3- English skills: our experiments indicated that the English language skills is a significant factor that helps the CS and IT graduates to get job in their fields. The English skills attribute achieved a significant effect on the accuracy of the constructed classifier. When adding this attribute to the selected attributes list, the accuracy is enhanced with a ratio of 9%, which indicates a very important influencing factor.

4- Programming skills: this attribute is considered as the most important factor that affect CS, IT student’s employability future. In this thesis this attribute has proved its superiority over the other attributes in terms of accuracy of the classifier when it takes in consideration to build the classifier. The accuracy achieving the highest enhanced ratio of 10%, therefore, the programming skills must be taken into consideration by the students and universities as well. The graduate must have a high level of programming skills to get a job.

- All in all, in this thesis the ANFIS algorithm is implemented on the training dataset that was collected from the tracer studies conducted in three Jordanian universities.
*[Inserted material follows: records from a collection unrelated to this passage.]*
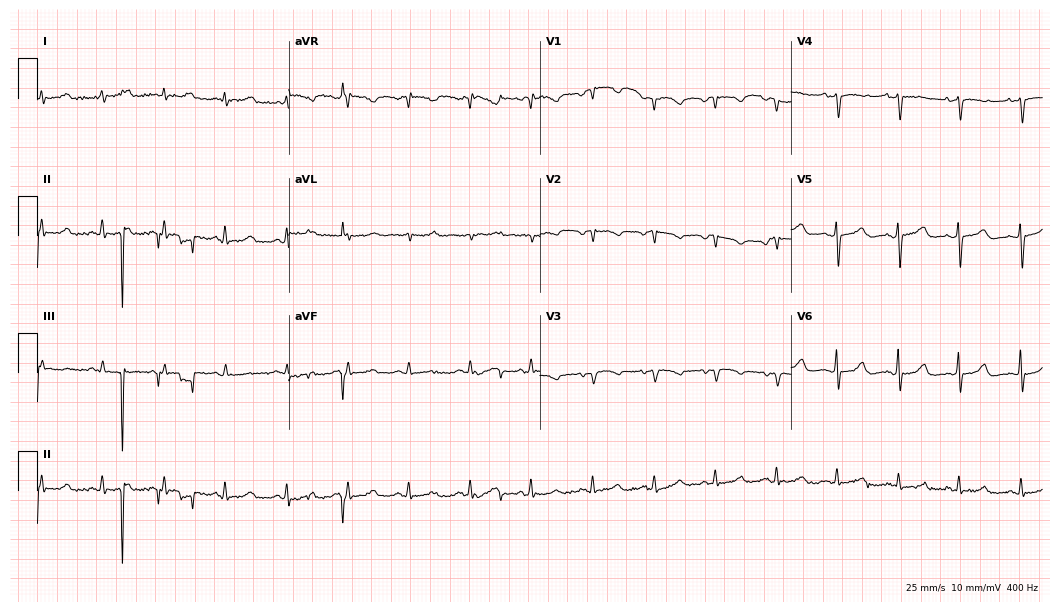
ECG — a female, 57 years old. Screened for six findings — first-degree AV block, right bundle branch block (RBBB), left bundle branch block (LBBB), sinus bradycardia, atrial fibrillation (AF), sinus tachycardia — none is recorded.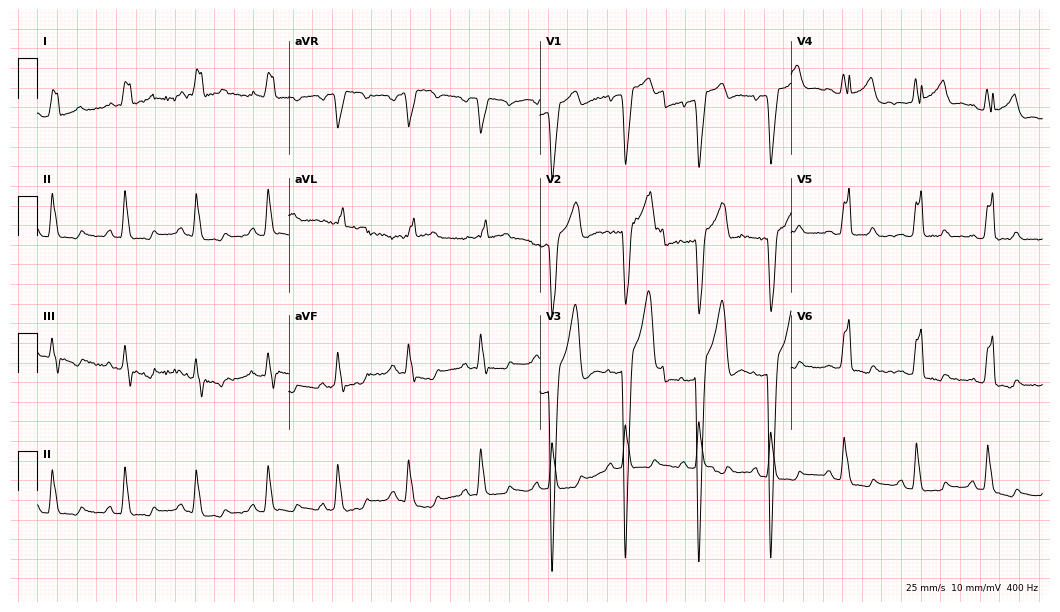
12-lead ECG from a woman, 50 years old (10.2-second recording at 400 Hz). Shows left bundle branch block (LBBB).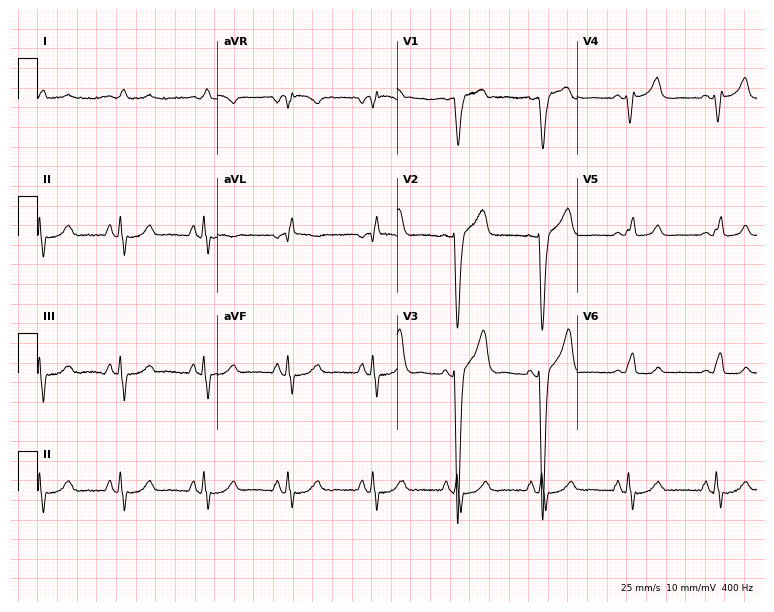
Resting 12-lead electrocardiogram (7.3-second recording at 400 Hz). Patient: a 65-year-old male. None of these six findings is recorded: first-degree AV block, right bundle branch block, left bundle branch block, sinus bradycardia, atrial fibrillation, sinus tachycardia.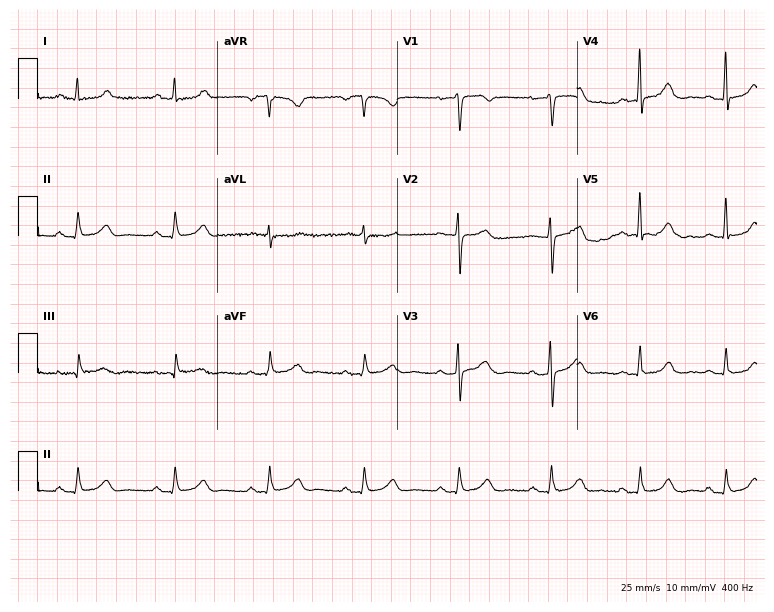
ECG — a 51-year-old female. Labelled as a normal ECG.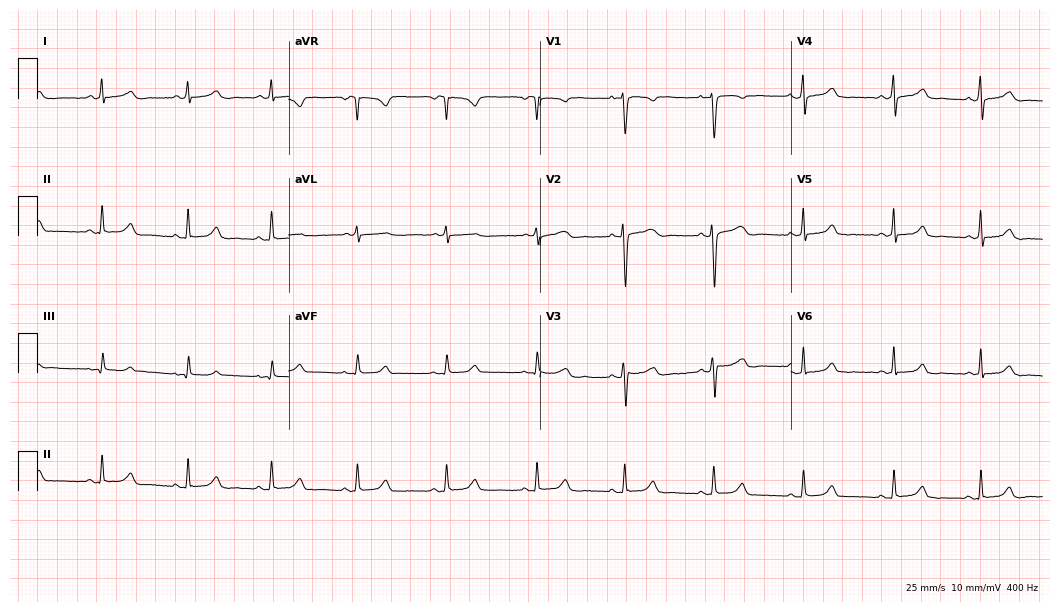
12-lead ECG (10.2-second recording at 400 Hz) from a 34-year-old male patient. Labelled as a normal ECG.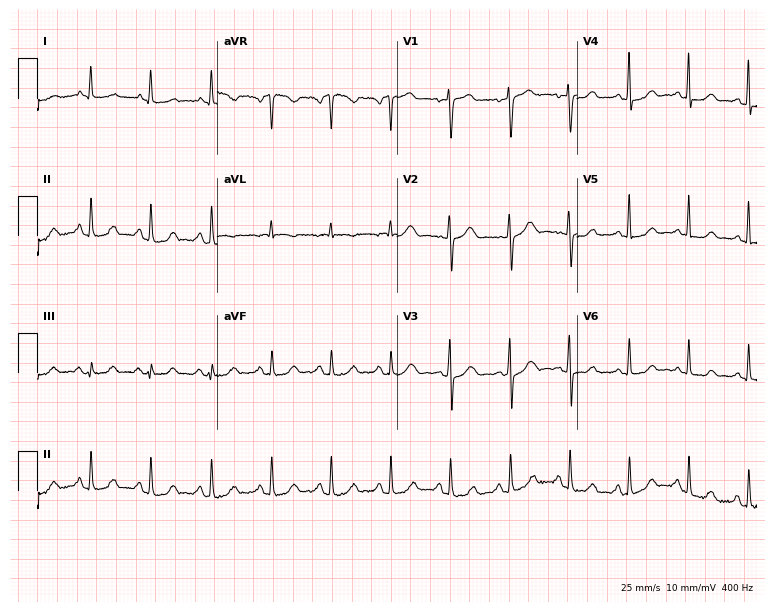
Standard 12-lead ECG recorded from a female, 52 years old. Read as a normal ECG.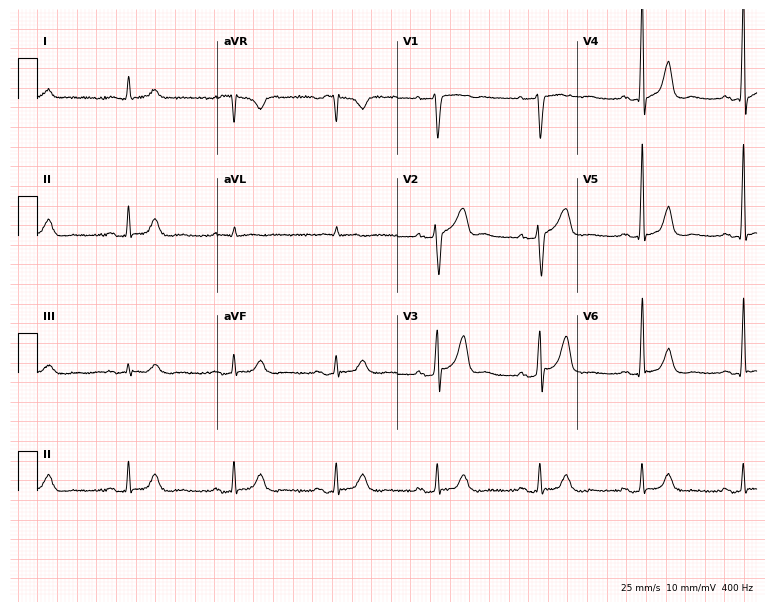
Electrocardiogram (7.3-second recording at 400 Hz), a 64-year-old male. Overall reading on record: normal ECG.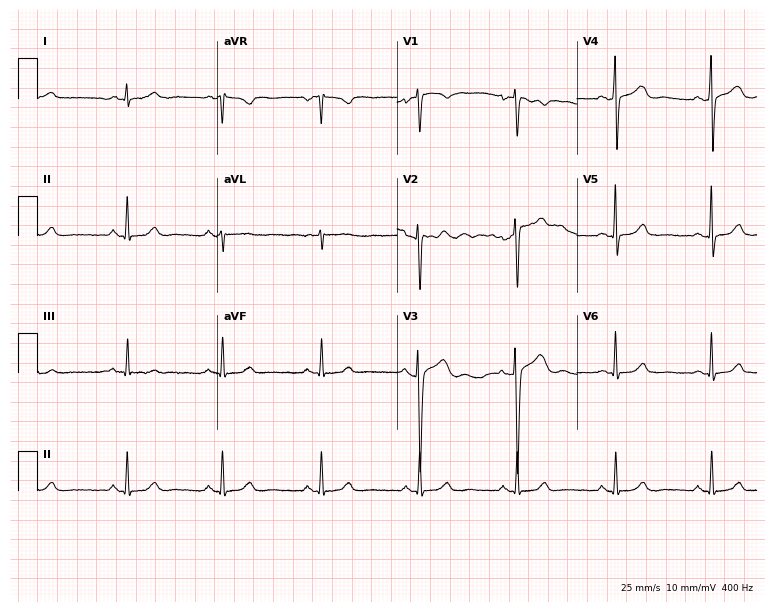
12-lead ECG (7.3-second recording at 400 Hz) from a 34-year-old female patient. Labelled as a normal ECG.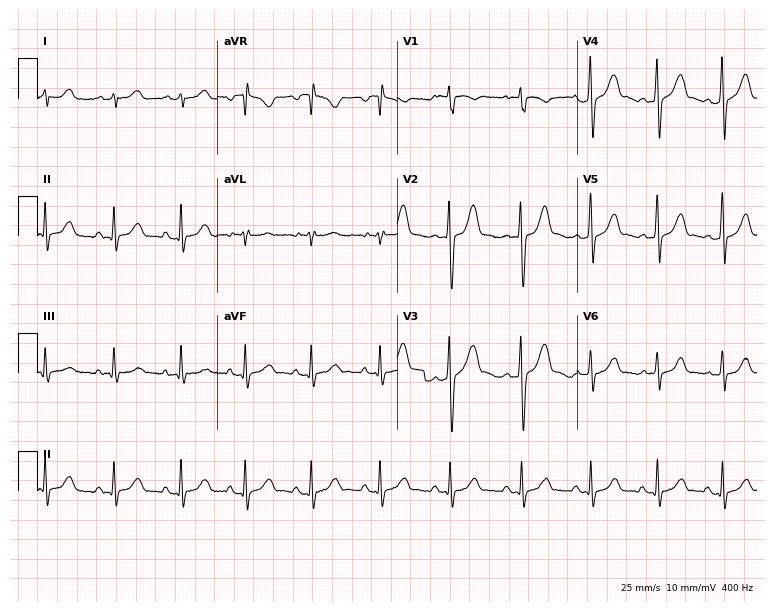
Electrocardiogram (7.3-second recording at 400 Hz), a male patient, 22 years old. Of the six screened findings (first-degree AV block, right bundle branch block, left bundle branch block, sinus bradycardia, atrial fibrillation, sinus tachycardia), none is recorded. Other findings, if any, are not listed.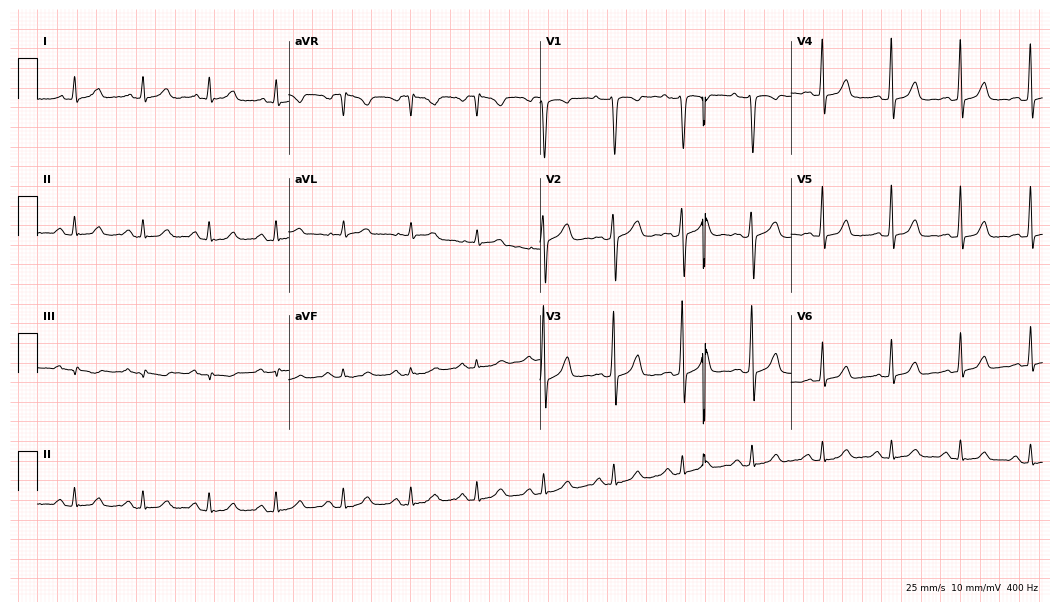
12-lead ECG from a woman, 33 years old. Recorded interpretation: within normal limits.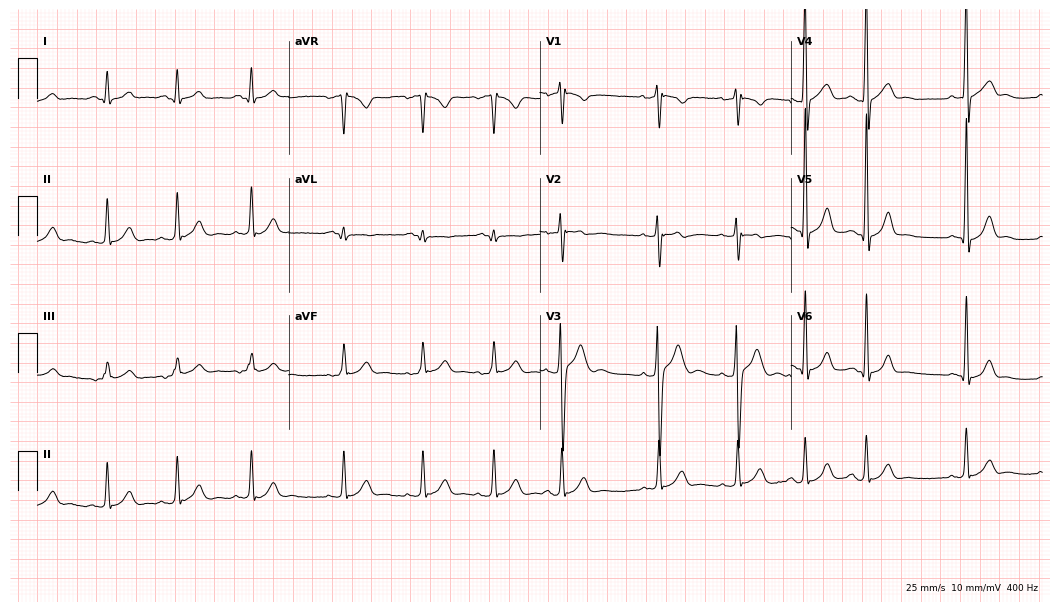
Resting 12-lead electrocardiogram (10.2-second recording at 400 Hz). Patient: a 23-year-old male. Read as a normal ECG.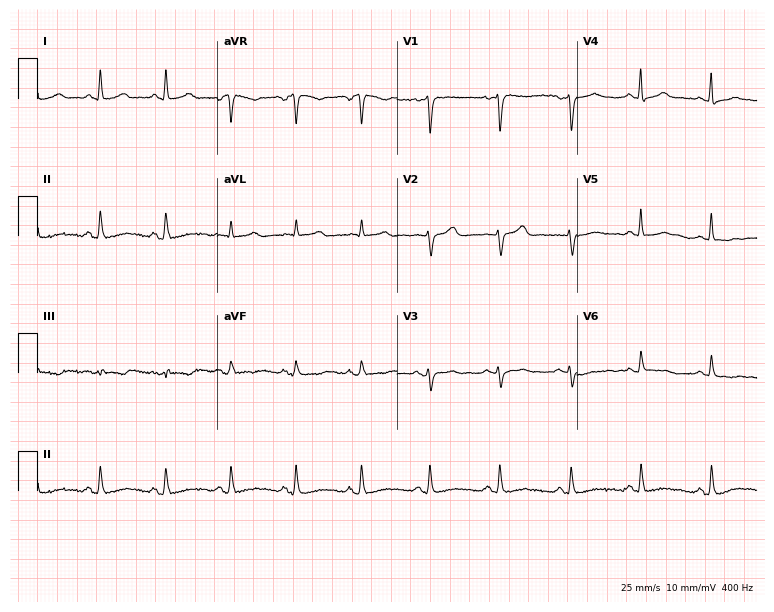
Electrocardiogram (7.3-second recording at 400 Hz), a 45-year-old female. Of the six screened findings (first-degree AV block, right bundle branch block, left bundle branch block, sinus bradycardia, atrial fibrillation, sinus tachycardia), none is recorded.

The training dataset is used for training

and testing purposes. The testing process carried out based on 10-fold cross validation, where the dataset divided into 10 portions, one of them used for testing and the rest are used for training. This process is performed ten times with different portion each time. The final classifier that is built from ANFIS consist of 7 attributes as antecedents and one as consequent which is the employability status. the results indicated Gender, GPA, Programming skills and English skills are the most important factors affecting the CS and IT student’s employability future, thus the universities should be interested in providing their students with the required skills to get a job. When we compared our results with the experts’ opinions about the most important factors that affect the CS and IT student’s employability we noted compatibility between the experts’ opinions and our results. According to the results, a list of recommendations is provided to the ministry of high education as followed:

- The admission process should follow a certain standard in accepting allocated percentage from both males and females in the majors of CS and IT.

- English language skills should be taken into considerations in accepting newly registered students in both of CS and IT majors.

- Decision makers and curriculum developers should enhance the courses given to CS and IT students with more programming and soft skills.